Gibson works with this idea throughout his book but deals with it most explicitly in a chapter on Fanon's theorization of the lived experience of resistance in the Algerian revolution. Gibson shows that for Fanon military strategies must be subordinated to the political task of bringing into being a `whole universe of resistances'. In Mexico the Zapatista army uses its guns only to create the space for politics and in Durban the movements against disconnections and evictions use their legal arsenal in the same way. In each case the refusal of an elite politics is premised on the desire to develop radically democratic alternatives that are just too large, too multiple and too immediate to be co-opted or mediated. Gibson goes on to show that for Fanon this process requires a constant defense of imagination and creation of the spaces and attitudes necessary for self-creating cultural regeneration. Gibson also explores, in illuminating depth, how Fanon sees the openness, fluidity and instability of this kind of social movement as the key to transcending the Manichean binaries of both colonialism and many responses to it.
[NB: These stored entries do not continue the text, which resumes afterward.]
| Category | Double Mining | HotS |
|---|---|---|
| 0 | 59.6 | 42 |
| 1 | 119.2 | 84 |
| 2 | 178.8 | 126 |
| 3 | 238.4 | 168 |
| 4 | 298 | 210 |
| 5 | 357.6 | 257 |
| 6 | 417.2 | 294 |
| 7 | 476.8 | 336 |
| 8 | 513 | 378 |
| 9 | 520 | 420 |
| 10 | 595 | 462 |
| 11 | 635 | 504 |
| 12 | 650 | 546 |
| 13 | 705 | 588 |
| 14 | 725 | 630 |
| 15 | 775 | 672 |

So for example if colonialism employs its medical technologies in its project of domination the colonized will often develop a deep suspicion of these technologies. But when, in Fanon's words, the doctor is `sleeping on the ground with the men and women of the mechatas, living the drama of the people' then, in Gibson's words `lived experience...liberates and transgresses the restrictive physical and mental boundaries of the colonial...order.'
State seeks to mobilize particular nationalist discourses to produce good citizens - citizens who only take what they can afford and are obedient and docile in the face of the systematic and often violent exclusion of the poor from the means to life. Citizens, who, in other words, wait patiently for things to get better while they get worse. The World Bank, and its academics, journalists and NGOs, seek to mobilize a universalizing set of discourses to produce The Poor - a universal category of people
whose material circumstances are a consequence of the venality of other poor people, inefficiencies on the part of the state and the delusion that they are victims of larger structural forces. Overcoming this delusion and developing entrepreneurship and survivalist organizations that offer mutual support are presented as the only grounds for hope. As these ideological pincers close more tightly the courage and imagination recommended by Fanon and very eloquently explored by Nigel Gibson become ever more necessary and generative.
Nigel Gibson has made a superb and accessible contribution to the study of Fanon. There is no better introductory text and this book is also essential reading for the serious Fanon scholar. But don't let that rare achievement fool you into assuming that the rest of the titles in Polity's Key Contemporary Thinkers series are of equal value. Valerie Kennedy's book on Edward Said is miserably and irredeemably stunted. So it goes.